ASSIGNED TASK:
Without any of its pictures, the listing below should be output exactly.

━━━━━ INFORMATION PROVIDED

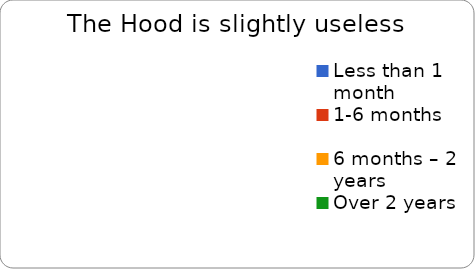
| Category | Slightly useless |
|---|---|
| Less than 1 month | 0 |
| 1-6 months | 0 |
| 6 months – 2 years | 0 |
| Over 2 years | 0 |
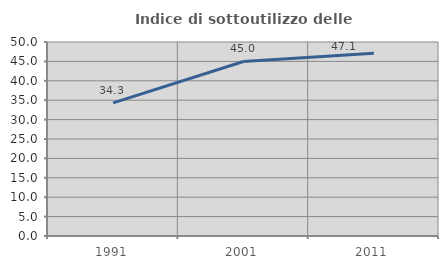
| Category | Indice di sottoutilizzo delle abitazioni  |
|---|---|
| 1991.0 | 34.326 |
| 2001.0 | 44.978 |
| 2011.0 | 47.106 |

━━━━━━━━━━

WRITTEN RESPONSE:
| Category | Slightly useless |
|---|---|
| Less than 1 month | 0 |
| 1-6 months | 0 |
| 6 months – 2 years | 0 |
| Over 2 years | 0 |
| Category | Indice di sottoutilizzo delle abitazioni  |
|---|---|
| 1991.0 | 34.326 |
| 2001.0 | 44.978 |
| 2011.0 | 47.106 |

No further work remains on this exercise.